# [INSTRUCTIONS TO FOLLOW]
Copy each line, word for word, from the one with "Gambsheim: la mairie" through the final line of the listing, but skip the pictures.

# [TASK INPUTS]
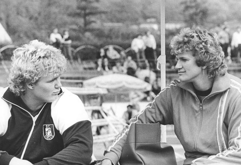 Gabi Reinsch, Ilke Wyludda im Gespräch ADN-ZB Kasper 4.6.88 Jena: Olympia-Qualifikation der Leichtathleten- Das Diskuswerfen der Frauen gewann Gabi Reinsch (SC Cottbus, r.) mit 71,64 m. Ilke Wyludda (SC Chemie Halle, l.) belegte den 3. Platz.
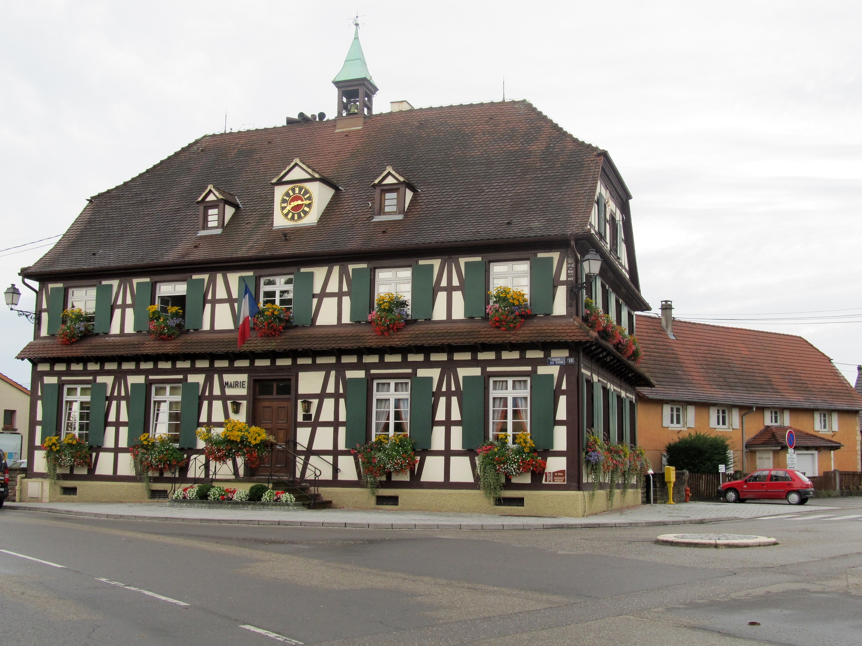 Gambsheim: la mairie
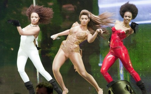 Beyonce durante el I am... Tour en Vancouver Canada
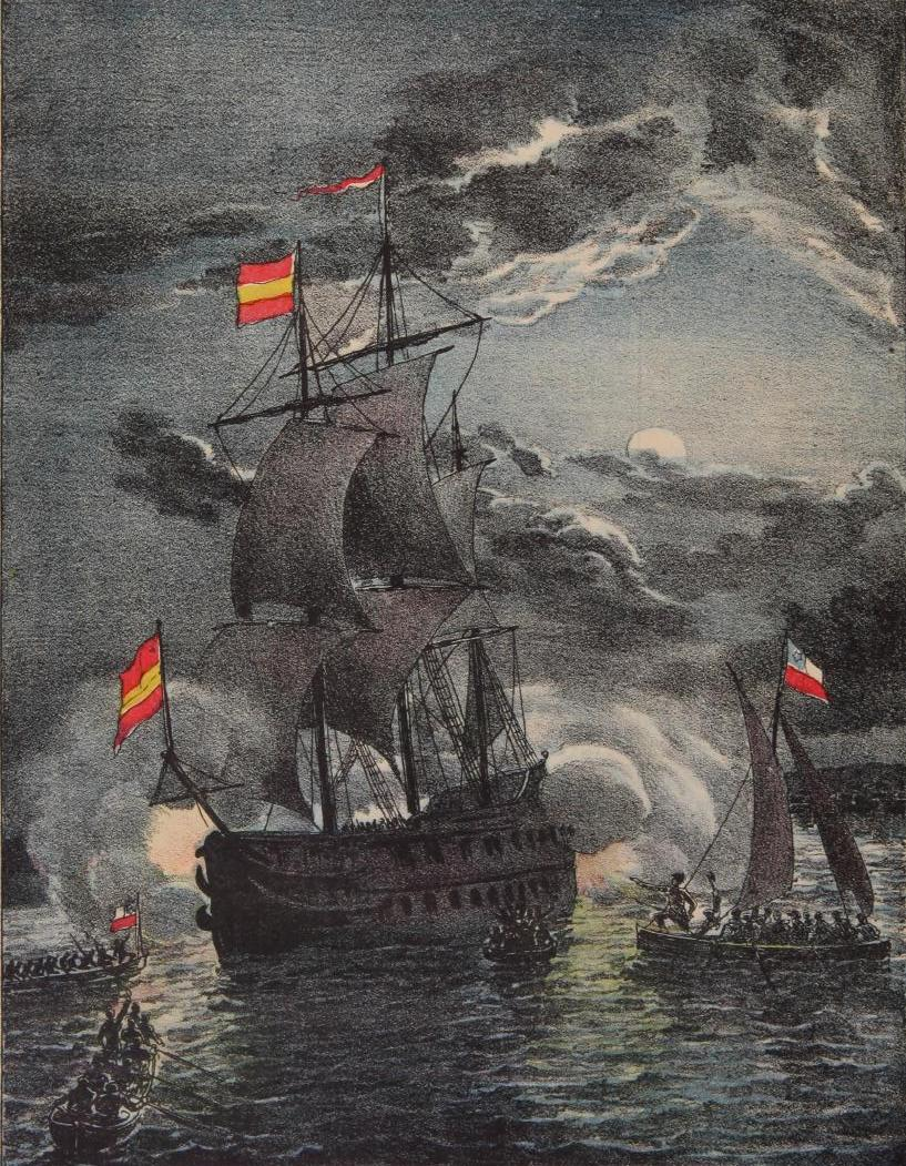 "Audaz captura de la Esmeralda en el Callao por Lord Thomas Cochrane. 5 al 6 de Noviembre de 1820."
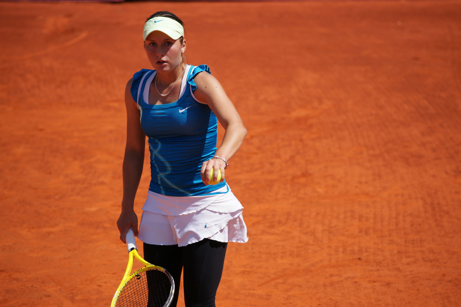 Gail Brodsky, Open tennis, Cagnes-sur-Mer, 2011
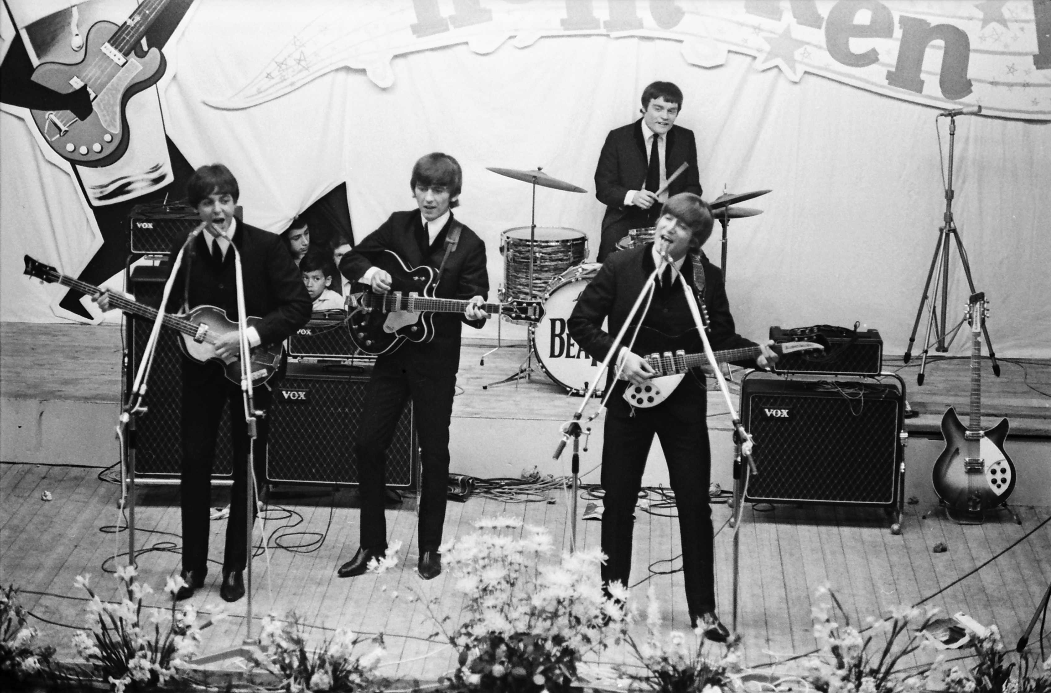 CollectieCollectie Fotoburo de BoerInventarisnummerNL-HlmNHA_1478_02577_03 K_06BeschrijvingFoto van het optreden van de Beatles in BlokkerFotonummerNL-HlmNHA_1478_02577_03 K_06LandNederland ProvincieNoord-Holland GemeenteHoorn PlaatsBlokker Begindatum04-06-1964Einddatum04-06-1964
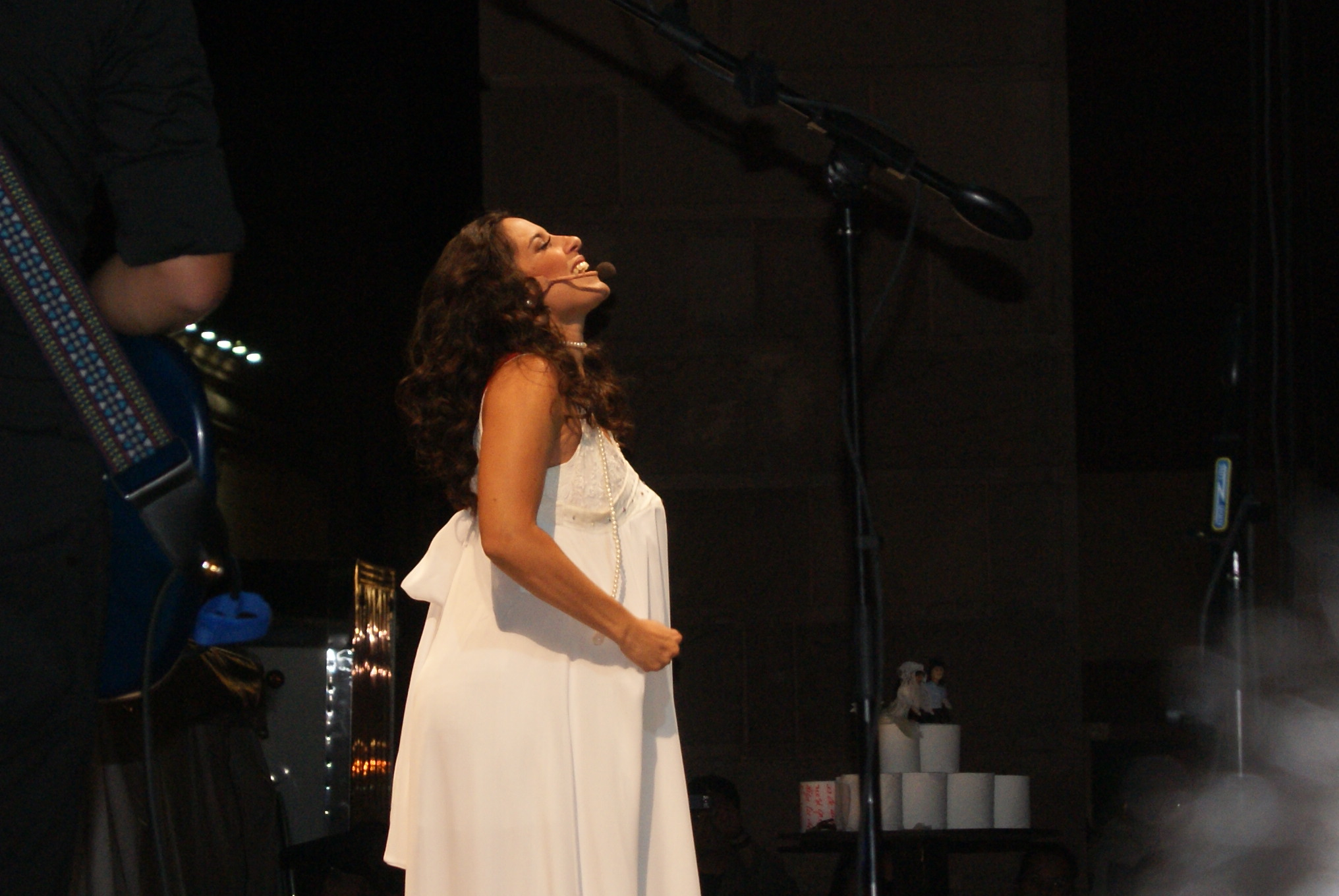 "Con la p en la frente"
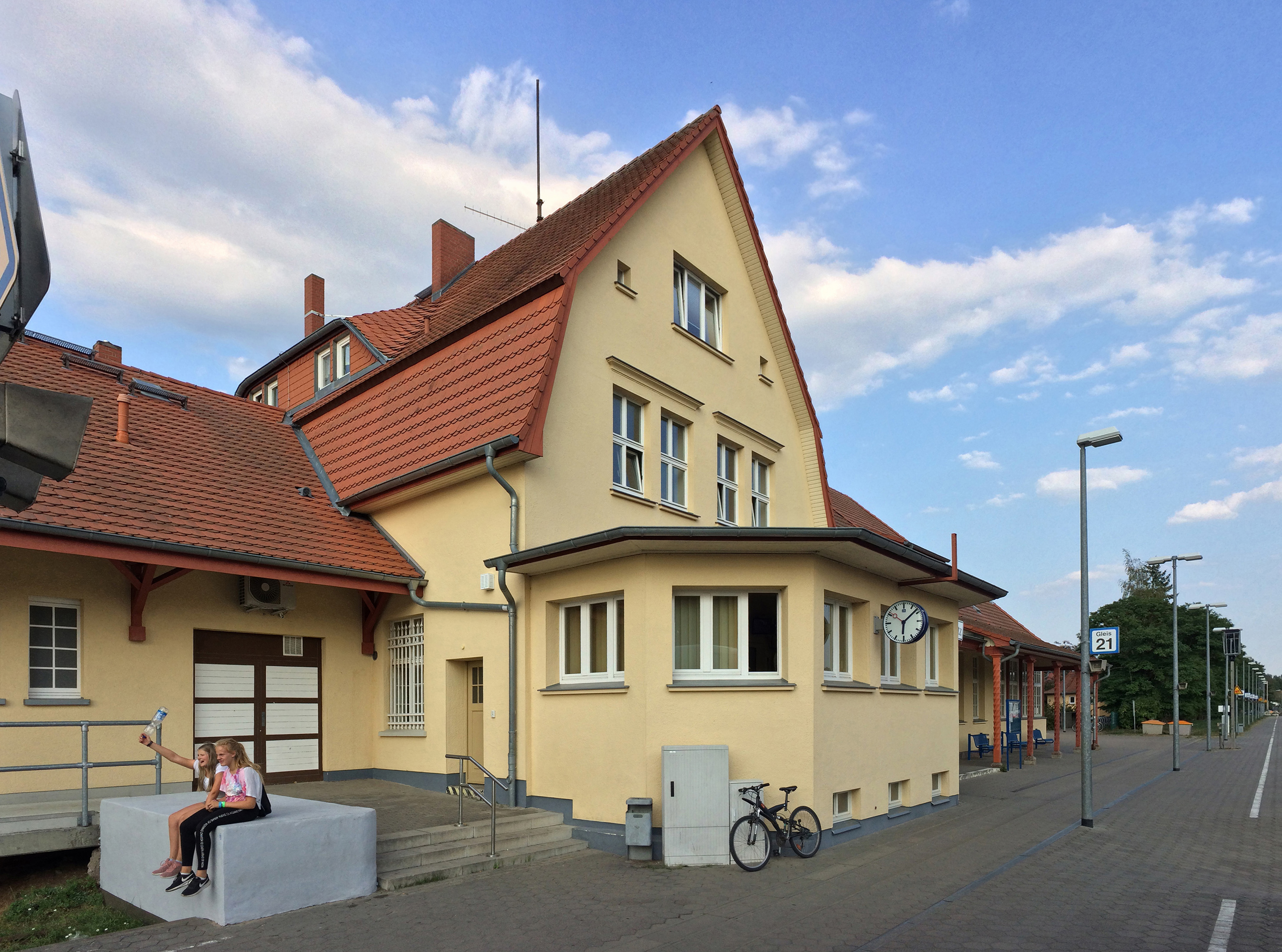 Bahnhof Zinnowitz, Usedom, Mecklenburg-Vorpommern, 1911

# [SOLUTION TO THE PROBLEM]
 Gambsheim: la mairie
 Beyonce durante el I am... Tour en Vancouver Canada
 "Audaz captura de la Esmeralda en el Callao por Lord Thomas Cochrane. 5 al 6 de Noviembre de 1820."
 Gail Brodsky, Open tennis, Cagnes-sur-Mer, 2011
 CollectieCollectie Fotoburo de BoerInventarisnummerNL-HlmNHA_1478_02577_03 K_06BeschrijvingFoto van het optreden van de Beatles in BlokkerFotonummerNL-HlmNHA_1478_02577_03 K_06LandNederland ProvincieNoord-Holland GemeenteHoorn PlaatsBlokker Begindatum04-06-1964Einddatum04-06-1964
 "Con la p en la frente"
 Bahnhof Zinnowitz, Usedom, Mecklenburg-Vorpommern, 1911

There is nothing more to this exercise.